Getting a small business loan for your small business can be extremely exasperating, specifically for new business owners who don’t know about the situation and details. Despite having more and more business financing options available, such as online lenders, it’s still daunting task for small businesses to get access to capital. In case that was not bad enough, the increasing financing options currently available can clearly making the things worse for small businesses.
To make the matters clear, here are some of the common reasons why your small business loan was rejected, and how to fix these issues.
- Fail to Understand Your Credit Score
One of the major reasons why a small business loan is rejected because the business owners were not aware of their credit rating. In fact, 45% percentage of the business owners surveyed weren’t even aware that they had a business credit rating. Additionally, 72% failed to realize where to find information about the credit score. Even more upsetting, more than 8/10 small business owners accepted that they failed to recognize how to understand their rating.
Being aware of your credit score before applying for a loan will inform you if you have bad, or no credit in any respect. If that is the case, you can be certain that your loan application will be denied due to the fact that you are too much of a risk.
Therefore, you need to check your credit report before applying for any loan. The good thing is that when your review your credit score, you can repair or build your credit by making well timed payments, keeping your debts low, fending off opening too many lines of credit, and keeping current credit accounts open.
- Inadequate Cash Flow
Lenders also need to make certain that you are able of repaying your loan each month, on-top of being able to cover rent, payroll, inventory, and other expenses. Therefore, if you are spending more money each month then what is coming, then you definitely need to fix that cash flow problems. The easiest approaches to solve any cash flow issues is to invoice quickly, instituted late fees, have an emergency fund, and remove pointless expenses.
- Inadequate Collateral
Lenders normally are not inclined to risk lending their money to businesses without some sort of promise of repayment. In other words, they need physical property that they can take if a loan is not repaid. You need to create a collateral list that include the whole lot you may place up as collateral.

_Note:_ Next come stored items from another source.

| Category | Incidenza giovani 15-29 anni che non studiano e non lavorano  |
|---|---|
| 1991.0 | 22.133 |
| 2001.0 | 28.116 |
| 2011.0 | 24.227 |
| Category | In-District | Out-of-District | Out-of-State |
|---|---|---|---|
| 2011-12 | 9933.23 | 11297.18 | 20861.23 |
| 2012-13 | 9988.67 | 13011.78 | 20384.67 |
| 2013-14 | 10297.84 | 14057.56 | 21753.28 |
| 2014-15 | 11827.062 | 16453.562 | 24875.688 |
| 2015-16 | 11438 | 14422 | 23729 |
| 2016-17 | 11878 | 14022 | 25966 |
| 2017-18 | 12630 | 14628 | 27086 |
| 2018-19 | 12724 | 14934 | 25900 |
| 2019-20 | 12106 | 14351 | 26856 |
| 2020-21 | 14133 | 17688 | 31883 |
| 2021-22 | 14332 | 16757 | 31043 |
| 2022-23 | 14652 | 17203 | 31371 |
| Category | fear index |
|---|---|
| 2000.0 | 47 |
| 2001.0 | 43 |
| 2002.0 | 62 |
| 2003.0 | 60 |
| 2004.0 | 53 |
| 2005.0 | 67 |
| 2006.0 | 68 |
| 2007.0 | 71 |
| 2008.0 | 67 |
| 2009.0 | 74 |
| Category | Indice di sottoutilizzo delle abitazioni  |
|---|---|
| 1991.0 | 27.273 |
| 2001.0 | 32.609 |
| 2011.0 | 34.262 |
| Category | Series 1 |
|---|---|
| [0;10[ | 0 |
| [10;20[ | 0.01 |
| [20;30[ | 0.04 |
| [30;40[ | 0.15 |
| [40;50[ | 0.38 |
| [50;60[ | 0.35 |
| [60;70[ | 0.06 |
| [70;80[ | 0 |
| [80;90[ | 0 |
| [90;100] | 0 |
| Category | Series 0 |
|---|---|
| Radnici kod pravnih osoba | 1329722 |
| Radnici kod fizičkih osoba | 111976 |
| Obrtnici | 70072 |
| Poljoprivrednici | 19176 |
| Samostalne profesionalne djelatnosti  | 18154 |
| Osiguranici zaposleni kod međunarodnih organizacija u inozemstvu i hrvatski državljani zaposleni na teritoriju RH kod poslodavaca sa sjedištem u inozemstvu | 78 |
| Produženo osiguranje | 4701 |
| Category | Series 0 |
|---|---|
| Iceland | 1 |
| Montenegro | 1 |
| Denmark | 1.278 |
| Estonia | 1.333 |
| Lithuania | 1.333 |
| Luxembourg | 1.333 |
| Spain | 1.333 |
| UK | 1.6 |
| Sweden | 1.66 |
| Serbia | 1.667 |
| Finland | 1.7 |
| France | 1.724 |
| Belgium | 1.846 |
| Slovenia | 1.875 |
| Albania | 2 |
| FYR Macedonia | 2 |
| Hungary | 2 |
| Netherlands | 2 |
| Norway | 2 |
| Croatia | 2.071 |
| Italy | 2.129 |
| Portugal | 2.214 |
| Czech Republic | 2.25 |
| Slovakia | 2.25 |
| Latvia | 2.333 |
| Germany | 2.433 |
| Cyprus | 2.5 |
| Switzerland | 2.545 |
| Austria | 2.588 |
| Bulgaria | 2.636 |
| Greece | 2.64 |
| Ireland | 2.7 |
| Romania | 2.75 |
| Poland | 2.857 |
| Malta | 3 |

You can include both business and personal assets since your business may not have the real estate or equipment to present as collateral. If so, you may have to offer your car or home as collateral.
- You Run an Early Stage Startup
The fact is that lenders need to see a track record, strong revenues, and some experience in the market. That is not to mention that it is absolutely impossible to get funding for your early-stage startup business. You may need to seek alternative sources like crowdfunding, online lenders, grants, or small business loans by the government.
- Already Have Too Much Debt
In case you or your business is already suppressed with debt from previous loans or lines of credit, lenders will probably be hesitant in offering any additional credit to you. Make certain that you pay down loans and maintain low balances on any lines of credit that you have. In case you can’t manage to pay off your debts as early, then negotiate with them. Most credit card providers, for instance, will give you a lower interest rate, which means you can pay that balance off quickly without taking all that interest on.
- Have No Solid Marketing Strategy
Without a solid business plan, investors possibly won’t consider your loan application. To make sure that your loan is accepted after it’s been submitted, ensure that you have an updated and detailed business plan that reveals that you’ve conducted research, proves that you know your market and customers, has a clear mission statement with objectives in place, and includes an estimate of sales and profit projections.
The Small Business Administration (SBA) additionally advocates that moreover your business plan, make sure that you have collected and organized your personal credit history, resume, tax returns, financial statements, bank statements, and legal documents like articles of incorporation.
- The Reasoning For A Loan
Why do you need a small business loan? Is it due to the fact that you need to purchase a lavish workplace filled with pointless business assets for all your workers? That all sounds exquisite, but a lender isn’t going to issue you a loan for all these reasons. They actually need to make sure certain that loan will be used to develop your business so that you can pay them back.
Rather, your reasoning for a loan should a reasonable real estate purchase, financing important equipment, long-term software and product improvement, marketing, or covering periodic sale variance.
- Outside Conditions Are Risky
There are also times when outside conditions can have an impact on the decision of lender. In case you want to increase your food delivery service, but there are either growing fuel or food costs, a lender may additionally take into account the loan too perilous because those hovering costs can also make it even more difficult in order to turn-a-profit. You need to make sure that you do your homework and keep-up with the latest business trends.